The report found that in addition to an increased chance of diagnosis in the over 65s, survival prospects were also reduced. Whilst cancer diagnoses in the over 75s account for one third of diagnoses they account for over one half of all cancer deaths. Additionally cancer diagnosis in patients over the ages of 65, which accounts for nearly two thirds of diagnoses, accounts for over three quarters of all cancer deaths. The report also found that the outcomes for older cancer patients (65 and over) were worse in the UK than in other countries. 

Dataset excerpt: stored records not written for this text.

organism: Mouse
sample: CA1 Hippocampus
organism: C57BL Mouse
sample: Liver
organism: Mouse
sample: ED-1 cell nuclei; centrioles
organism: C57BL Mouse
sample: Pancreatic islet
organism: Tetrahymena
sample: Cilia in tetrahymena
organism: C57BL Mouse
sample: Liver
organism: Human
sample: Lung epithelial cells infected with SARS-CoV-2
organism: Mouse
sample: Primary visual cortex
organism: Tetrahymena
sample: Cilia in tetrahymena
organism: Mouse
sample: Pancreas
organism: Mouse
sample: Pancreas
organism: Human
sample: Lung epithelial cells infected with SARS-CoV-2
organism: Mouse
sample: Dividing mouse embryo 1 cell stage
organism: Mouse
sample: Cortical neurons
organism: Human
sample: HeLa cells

There are many potential causes for this increased prevalence and mortality from cancer in the over 65s. Cancer incidence increases with age partly because older people’s cells have divided more, so they have had more chances to develop the genetic mutations required to become cancerous. Additionally older people have also had more time to be exposed to carcinogens. However, whilst environmental causes may not be preventable, lifestyle causes are. It is thought that as many as forty percent of all cancers could be prevented by lifestyle changes, such as stopping smoking, reducing alcohol intake or increasing physical activity. It is important to note that it is not too late to make changes in their lifestyle.

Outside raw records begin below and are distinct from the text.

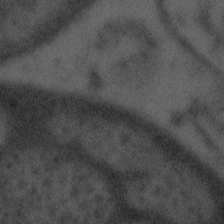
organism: Tuwongella immobilis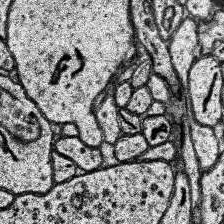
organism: Human
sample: Temporal Lobe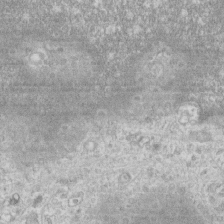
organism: Human
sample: CRL-1474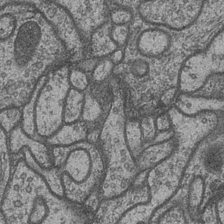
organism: Drosophila
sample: Optic medulla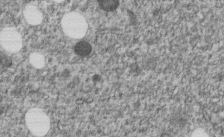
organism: C. elegans
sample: C. elegans embryo early stage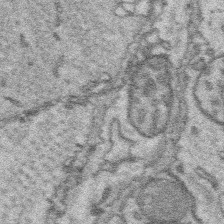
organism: Platynereis dumerilii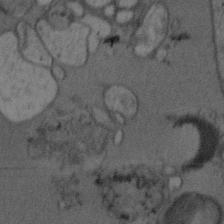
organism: Human
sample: HeLa cells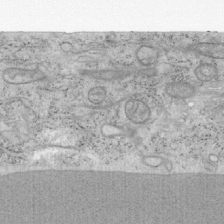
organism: Human
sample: HeLa cells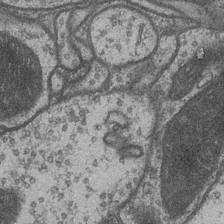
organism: Drosophila
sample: Optic medulla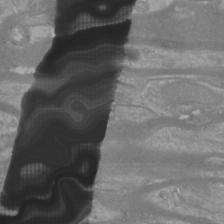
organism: Mouse
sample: Cortical neurons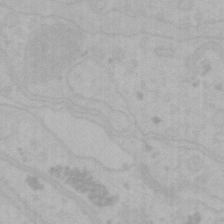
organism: Mouse
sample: Choroid plexus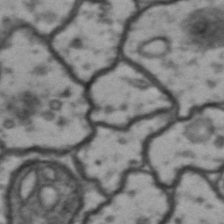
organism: Drosophila
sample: Brain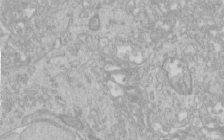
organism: Human
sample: Centriole in RPE cells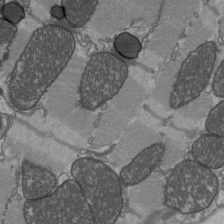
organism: C57BL Mouse
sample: Heart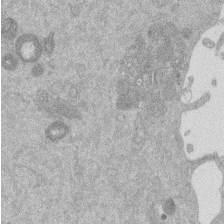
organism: Mouse
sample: Dividing mouse embryo 1 cell stage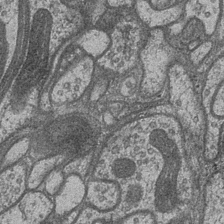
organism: Drosophila
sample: Optic medulla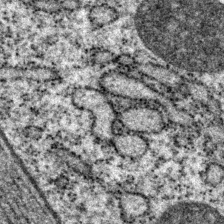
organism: P. pacificus
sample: Pharynx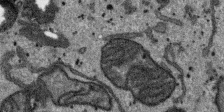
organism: Human
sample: Lung epithelial cells, uninfected (mock) control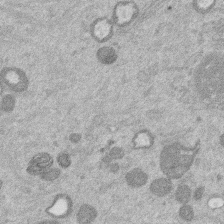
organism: Mouse
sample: Dividing mouse embryo 1 cell stage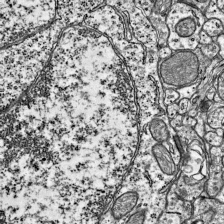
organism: Mouse
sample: Visual Cortex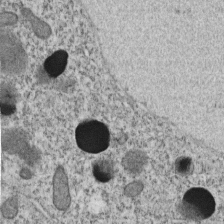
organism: C. elegans
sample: C. elegans embryo early stage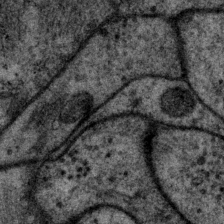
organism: P. pacificus
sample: Pharynx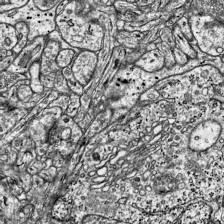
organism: Mouse
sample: Visual Cortex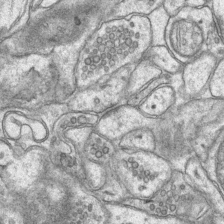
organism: Mouse
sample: CA1 Hippocampus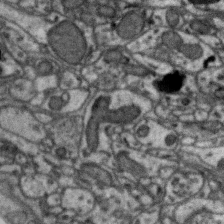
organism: Zebra finch
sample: Brain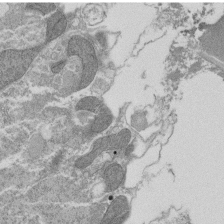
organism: Tetrahymena
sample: Cilia in tetrahymena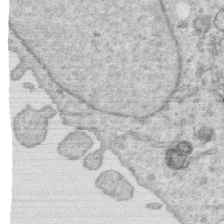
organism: Human
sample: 1205lu cells

Other potential causes of increased mortality in patients over 65 may include the fact that on average cancer in older patients is diagnosed at a later stage than normal, which means that the treatment options and their effectiveness are often reduced. This delay in diagnosis may be because older patients are less aware of the signs and symptoms of cancer or these symptoms may be confused with other conditions that affect the older population. Additionally this may make cancer diagnosis in the early stages more difficult for GPs, particularly because they see very few cases of cancer annually.

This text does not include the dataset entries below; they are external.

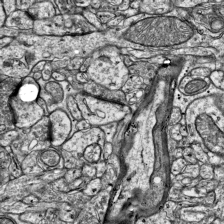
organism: Mouse
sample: Visual Cortex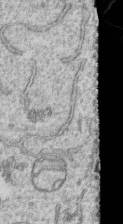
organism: Human
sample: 1205lu cells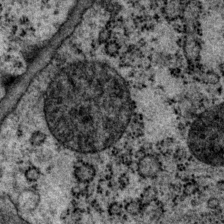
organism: P. pacificus
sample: Pharynx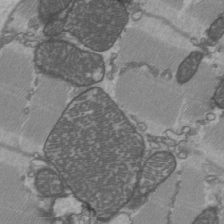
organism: C57BL Mouse
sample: Heart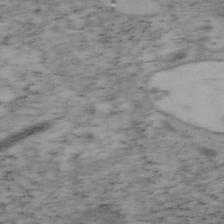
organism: Mouse
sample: OT-I killer T cells with ID8 ovarian cancer cells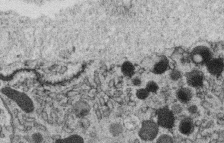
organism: C. elegans
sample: C. elegans oocyte; sperm cells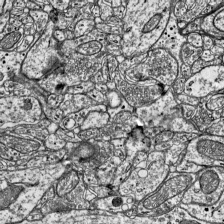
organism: Mouse
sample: Visual Cortex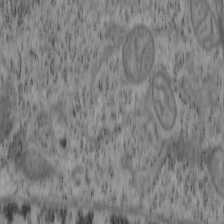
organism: Human
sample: HeLa cells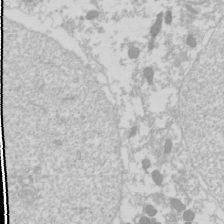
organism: Drosophila
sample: Cell division; meiosis; drosophila spermatocytes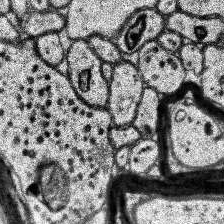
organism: Human
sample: Temporal Lobe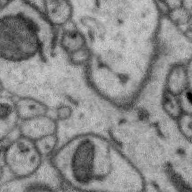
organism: Zebra finch
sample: Brain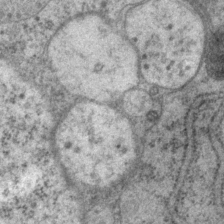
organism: P. pacificus
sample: Pharynx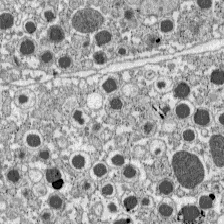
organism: C57BL Mouse
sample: Pancreatic islet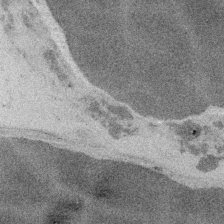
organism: Embia sp.
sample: Silk gland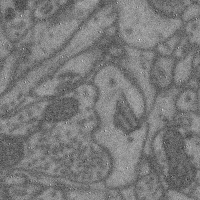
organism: Mouse
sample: Cerebral cortex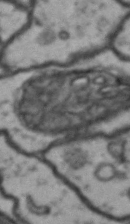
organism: Drosophila
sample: Brain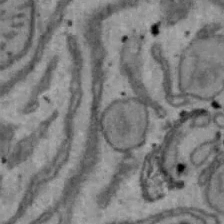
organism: Mouse
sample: Liver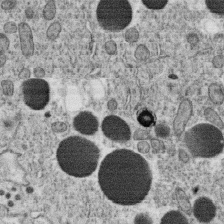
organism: C. elegans
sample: C. elegans oocyte; sperm cells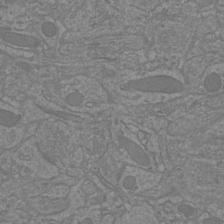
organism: Mouse
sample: Cortical neurons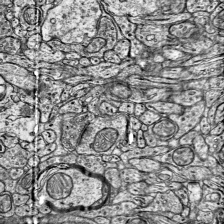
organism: Mouse
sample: Visual Cortex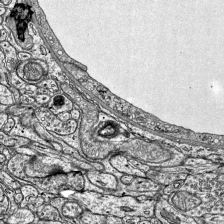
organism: Mouse
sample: Visual Cortex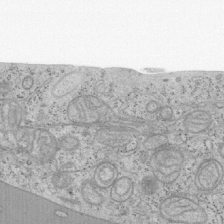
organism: Human
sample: HeLa cells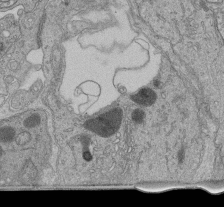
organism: Human
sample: Retinal organoid Rod and Cone cells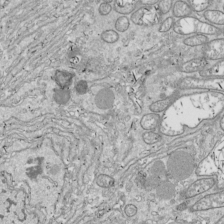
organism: Drosophila
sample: Cell division; meiosis; drosophila spermatocytes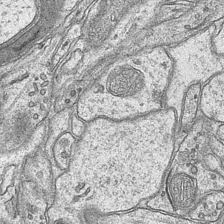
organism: Mouse
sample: CA1 Hippocampus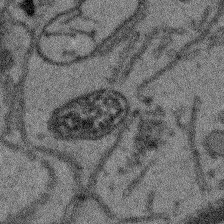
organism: Arabidopsis thaliana
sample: Root tip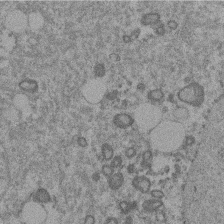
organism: Mouse
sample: Dividing mouse embryo 1 cell stage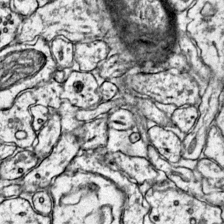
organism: Mouse
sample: Primary visual cortex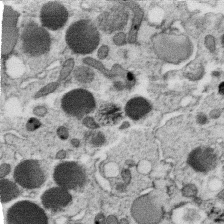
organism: C. elegans
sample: C. elegans oocyte; sperm cells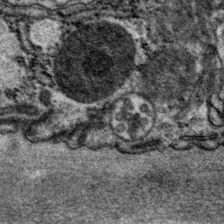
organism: P. pacificus
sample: Pharynx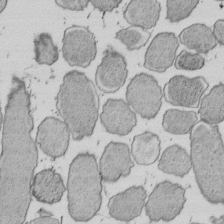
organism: E. coli
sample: Bacterial nucleoid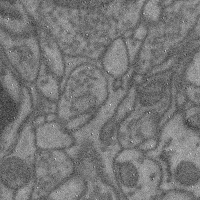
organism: Mouse
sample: Cerebral cortex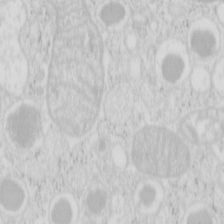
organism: Mouse
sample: Pancreas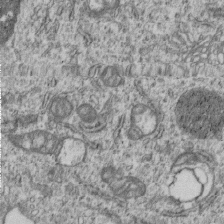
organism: Human
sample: MDA-MB-231 cells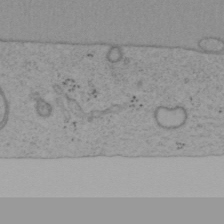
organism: Human
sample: HeLa cells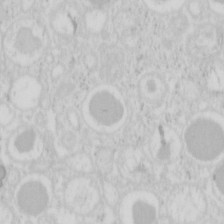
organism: Mouse
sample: Pancreas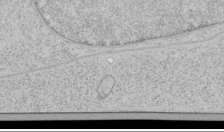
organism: Human
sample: Mitochondria in HCT116 cells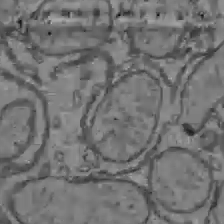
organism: C57BL Mouse
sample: Liver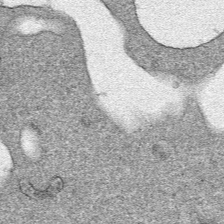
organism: Human
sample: Mitochondria in HCT116 cells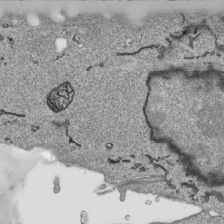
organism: Human
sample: Mitochondria in HCT116 cells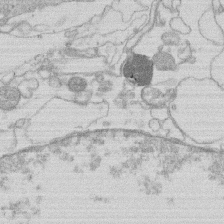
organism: Human
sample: Macrophage cells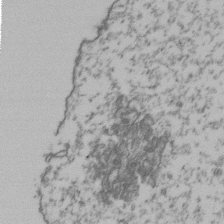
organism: Human
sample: Activated Jurkat CD4+ T cells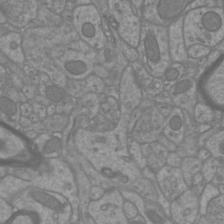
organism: Mouse
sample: Cortical neurons

Monica Izmajlowicz, Leukaemia CARE Chief Executive, said: “The trends highlighted in this report are potentially very worrying. With the UK continuing to lag behind many of our European counterparts in terms of survival rates, it is important to note this high percentage of mortality in older patients as a key area for improvement. Essential to improving survival rates in older patients is earlier diagnosis, which requires increased patient awareness and for GPs to be given more support to enable them to spot the signs and symptoms of cancer earlier. This is why we are in the process of developing our early diagnostic e-learning tool for GPs for all blood cancers, which is set to launch next year. We want to be able to support our GPs and provide them with the knowledge to spot the symptoms of blood cancer earlier.”